October 9th, 2007 · No Comments

P. Chidambram, Union Minister of Finance, while speaking to students at Wharton Business School, about ten days ago, had assured that “India will open up its huge retail market to foreign investors. … It is only a matter of time before the policy is tweaked to allow FDI in retail.

Kamal NathNotwithstanding the above assertion, there will be no FDI in retail, at least for now as the union Minister of Commerce and Industry, Kamal Nath, has ruled out extension of FDI in retail. “There is no plan for FDI in this sector as of now,” he said, while talking to reporters in the capital.

And, as elections appear to be round the corner, this contentious issue is likely to be quietly buried until new political dispensation comes to power and takes a fresh view in the matter.

FDI in retail here refers to FDI in multi brand, front-end retail, since under the existing trade policy, FDI in retail is allowed in single brand retail (up to 51%) and cash & carry retail (up to 100%).

Explaining the reasons for this decision, Kamalnath said, ”A study on retail in underway and report is still awaited. We have no plans for FDI in retail.” The ministry has appointed ICRIER to submit a report among others on the impact of entry of BIG business and MNCs in retail, following a missive of UPA chair person Sonia Gandhi to the Prime Minister Manmohan Singh, on the livelihood security of small traders. ICRIER is expected to submit its report within a month.

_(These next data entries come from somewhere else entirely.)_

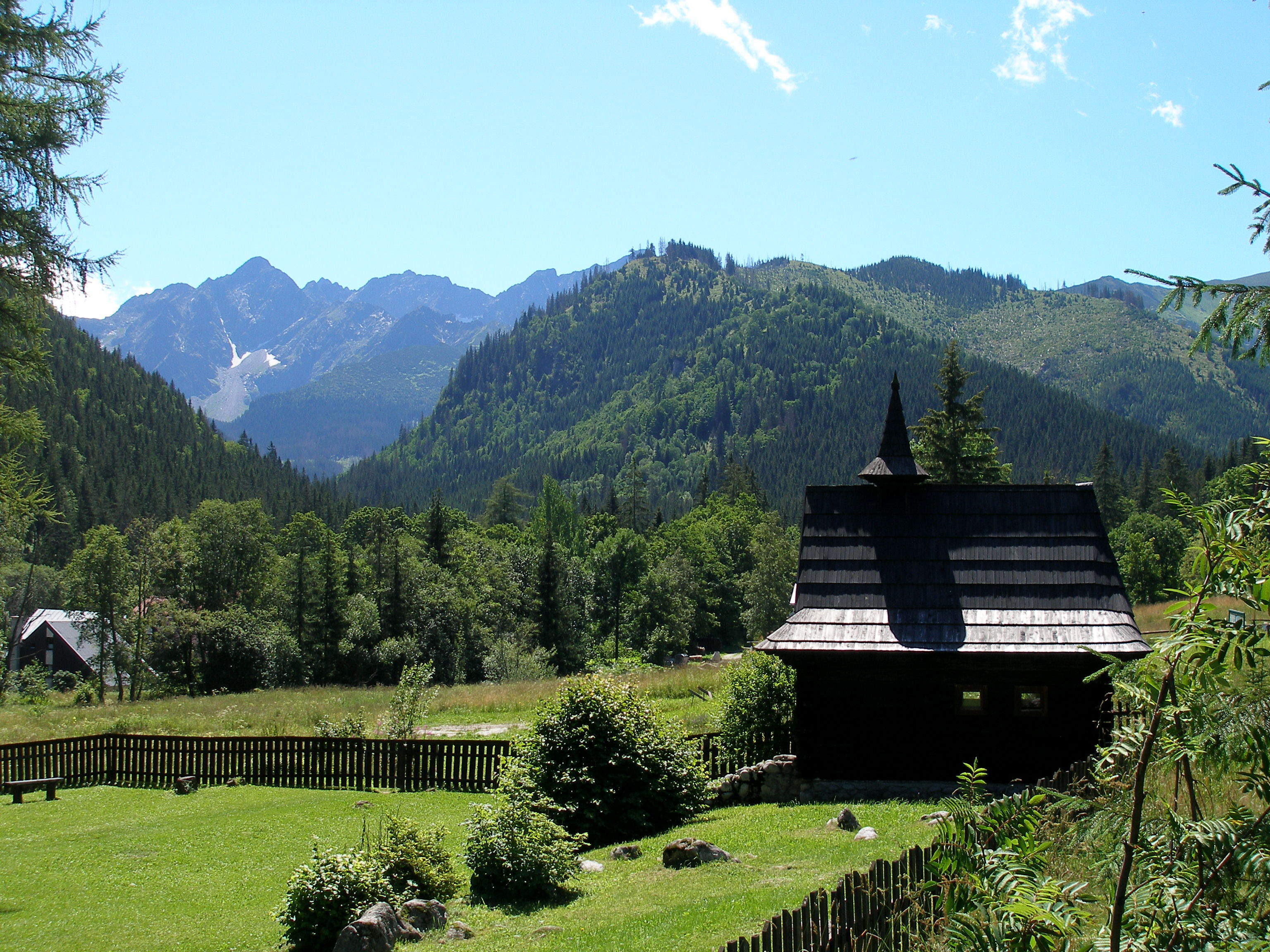 Drevená márnica na miestnom cintoríne. Podtatranská obec Tatranská Javorina.
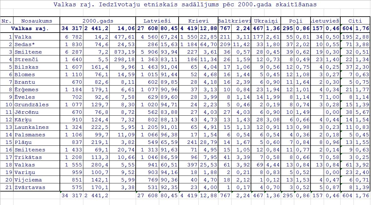 результаты переписи населения Латвии ни 01.04.2000
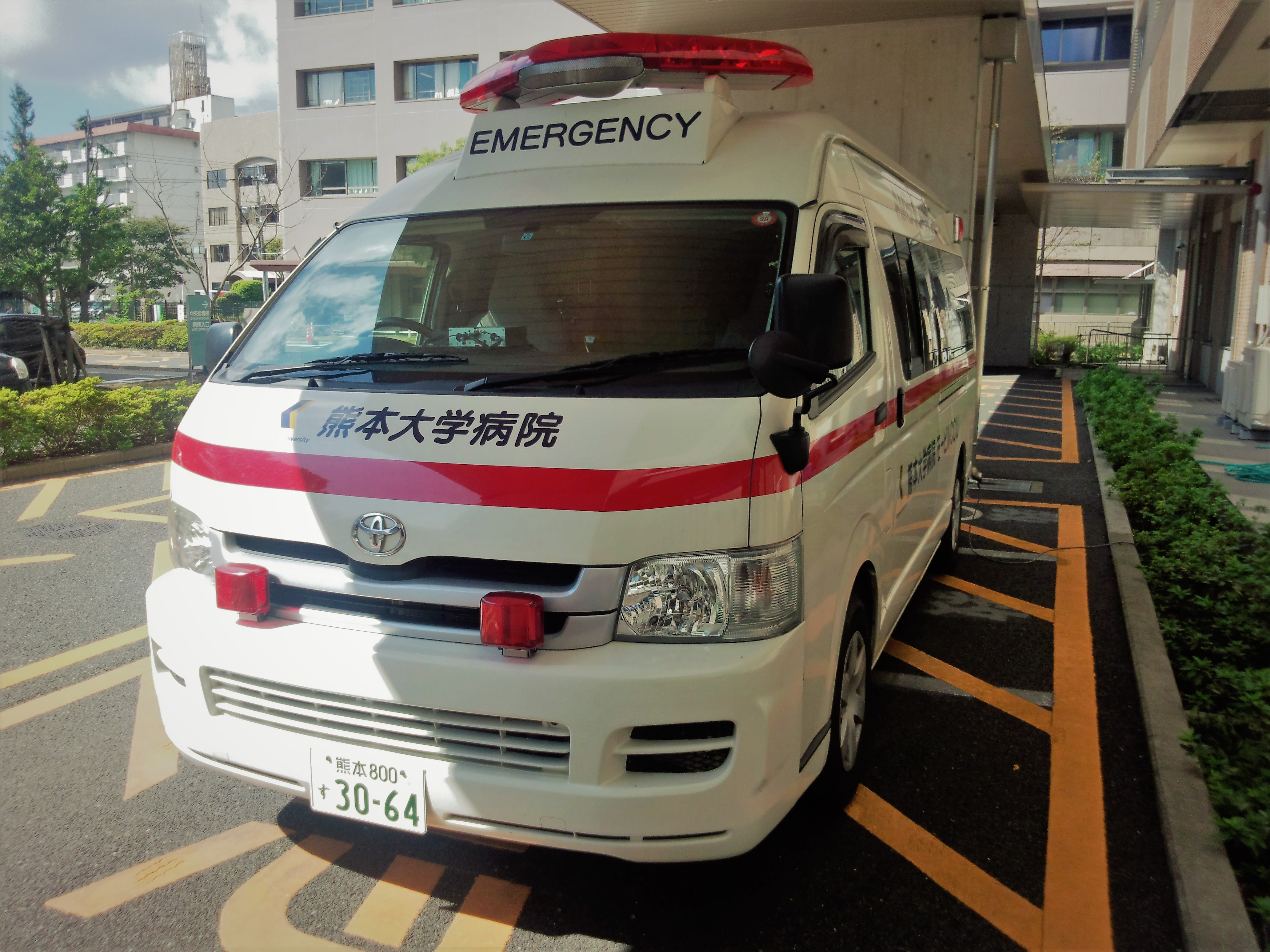 レジアスエースベースの熊本大学医学部附属病院循環器科 モービルCCU(イズミ車体架装)
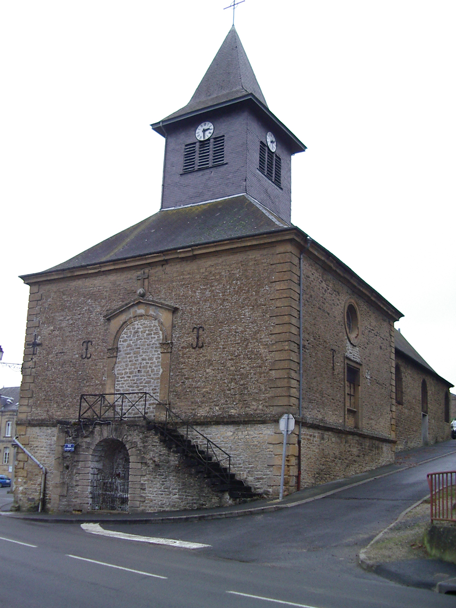 La Grandville- Eglise Saint-Nicolas- Ancienne entrée (colmatée)
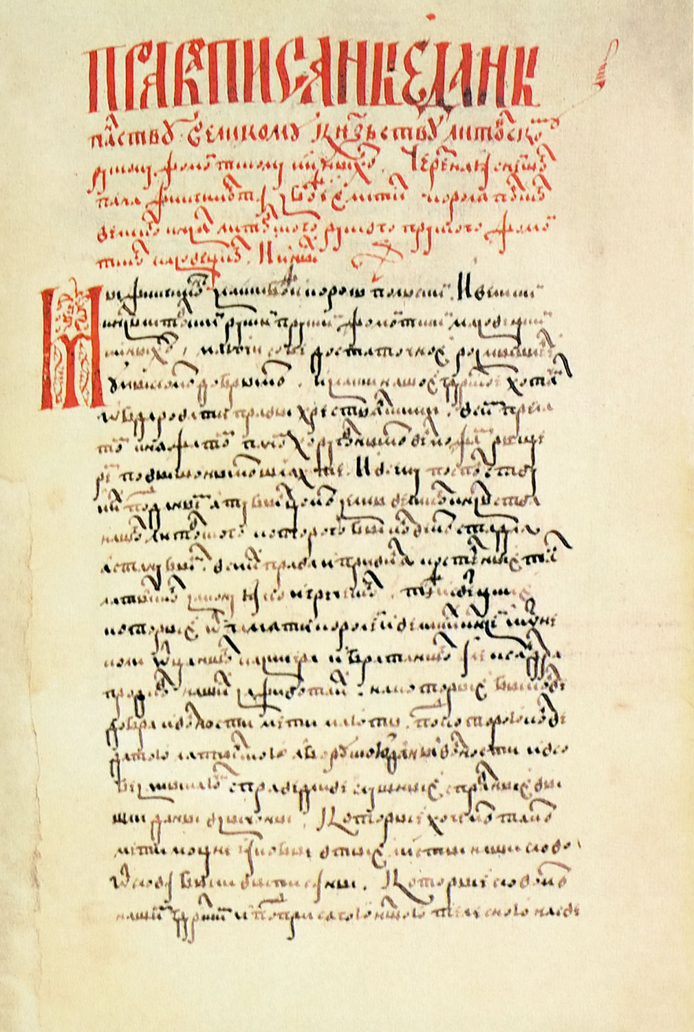 Беларуская (тарашкевіца): Тытульны аркуш Першага Статуту Вялікага Княства Літоўскага.

Talking to reporters, he also justified the move saying, “mom and pop (kirana) stores are the country’s backbone and it is necessary to focus on them.”

Earlier, Kamal Nath had left it to the wisdom of state governments to take a decision in the interest of the nations as regards entry of big corporates in their states in retail.

The delay in allowing FDI in multi brand would mean that MNC retail giants like Tesco of U.K. and Carrefour of France, who have been waiting in wings to enter the country, will have to put their plans on hold unless they, like the world’s biggest retailer Wal-Mart and Germany’s Metro AG, decide to enter the country through cash and carry route.

While, Metro AG, for over three years, is already present in the country with a wholly owned subsidiary which currently operates three distribution centres, Shoprite of South Africa is also present in this space with a single outlet in Mumbai. Wal-Mart has, however, decided to join hands in a 50:50 partnership with telecom giant Bharti Enterprises. Those opposed to the entry of MNC retailers in the sector, have dubbed the ‘cash and carry’ arrangement between the two giants as surreptitious.